His face turned pale, but he nodded. He fished a small crank from somewhere underneath the coffin, inserted it into a hole down near the foot, and began to turn.
Almost as if by magic, the lid levitated an inch or so. When it did, the strong and unmistakable smell of decomposition roiled out of the interior. Burt flinched, and his face tightened into a mask, but he reached out, grasped the polished wood, and lifted the lid. Inside was Aunt Jean, still in the stained blue dress. Her hair was cleaner than when I’d seen her in the refrigerated trailer, and somebody had made a valiant effort to curl and brush it. The effect was bizarre but poignant, coiffed hair fringing a nearly bare skull. The few remaining tatters of skin served mainly to underscore how much bone was showing through: the zygomatic arches, the gaping teeth, the pointed chin, the sharp-edged eye orbits. When the light from the overhead fluorescents hit the face, a few maggots scurried for cover, and the funeral director turned a whiter shade of pale.
“We did our best to clean her up,” he said. “I’m so sorry about that.”
Burt didn’t respond, so I kept quiet, too.
Burt leaned down and studied the teeth, just as I had, down at the makeshift morgue a few days before. “I’d know that smile anywhere,” he said, “even without the face around it. Damn, Doc. She died two months ago, and I made my peace with it then. But seeing her like this, it’s as if she just died all over again, only worse. The indignity, you know?” He pulled out a handkerchief and wiped his eyes. This time Burt wasn’t playing for the cameras.
“I know, Burt. I’m sorry,” I said.
“Mr. DeVriess,” began the mortician, “on behalf of all of us at Eternal Rest Mortuary, I’d just like to express our deepest—”
“Shut up,” snapped Burt. “Don’t you say one single sanctimonious word to me.”
The man’s jaw sagged, then clenched tight.
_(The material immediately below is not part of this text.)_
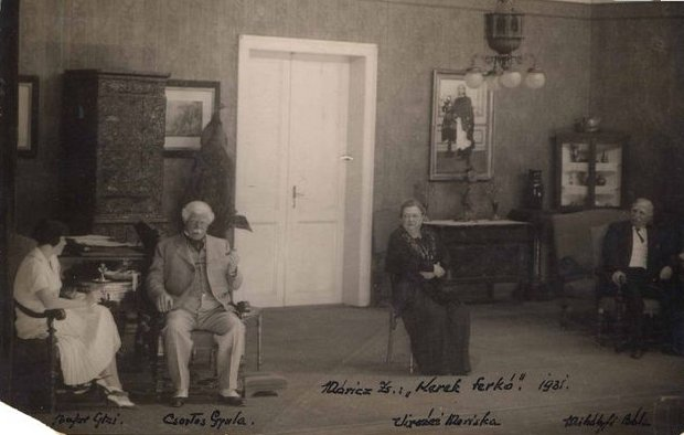 Móricz Zsigmond: Kerek Ferkó. Nemzeti Színház. Bemutató: 1931-10-30. Rendező: Csathó Kálmán. Mária: Bajor Gizi, Kerekegyházi: Csortos Gyula, Koczog polgármester felesége: Vízvári Mariska, Koczog polgármester: Mihályfi Béla. Hungarian Theatre Museum and Institute LocationBudapestCoordinates47° 29′ 51.75″ N, 19° 01′ 47.32″ E Established1952Web pageszinhaziintezet.hu Authority control : Q1226166 VIAF: 152589477 ISNI: 0000 0001 0945 5202 BNF: 123022856 NKC: mzk2010513258 institution QS:P195,Q1226166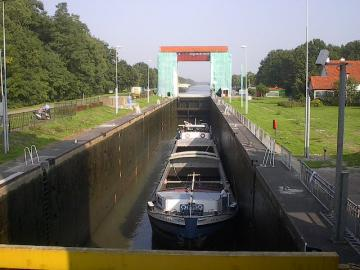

Burt pointed at the lustrous lid. “Now close it up.”
The man scurried to crank the lid shut, and Burt nodded to Helen. “Whenever you’re ready,” he said.
She pressed a button, and the furnace door opened. She slid the coffin in, closed the door, and touched the button labeled AFTERBURNER, then PRE-IGNITION. I heard the whoosh of flame, and in a matter of moments the hand-rubbed finish of the mahogany ignited and Aunt Jean began to burn.
CHAPTER 24
ON THE WAY BACK FROM THE CREMATORIUM, I STOPPED at a Hardee’s for a bacon cheeseburger. I was just about to pull up to the drive-through speaker when I remembered what Helen had said about the crematorium’s ashy dust—“it gets everywhere”—and I flashed back to the small cloud that had erupted from the processor when she’d ground the bones that day. Let’s wash our hands, I thought. Maybe it was just my imagination, but the water that swirled down the drain did seem a tad murkier than usual.
I ordered the burger and a sweet tea, and while I waited for the sandwich, I went to the drink counter to get my tea. There’s no consensus in the South about the ideal sugar-to-tea ratio in sweet tea, and over the years I’ve found that the ratio can vary wildly, depending on who’s doing the mixing. I dispensed a small sample into the bottom of the cup, so I could see where on the scale this batch happened to fall. The tea was so thick and syrupy I could almost have eaten it with a fork. There had to be at least a five-pound bag of sugar in the five-gallon urn. One pound per gallon, I thought. It’s easy to remember, and there is a certain symmetry to the formula. To lower the risk of a sugar coma, I looked for lemon—one lemon per cup would probably be about right—but there was none. The next-best thing, I decided, would be to cut the tea with lemonade from the soda fountain. I filled the cup halfway with tea, then began adding lemonade, pausing to resample every few spurts. By the time I’d gotten to a fifty-fifty blend, I’d reined in the sweetness, but the tea flavor was now pretty dilute. Life is a series of compromises, I reminded myself.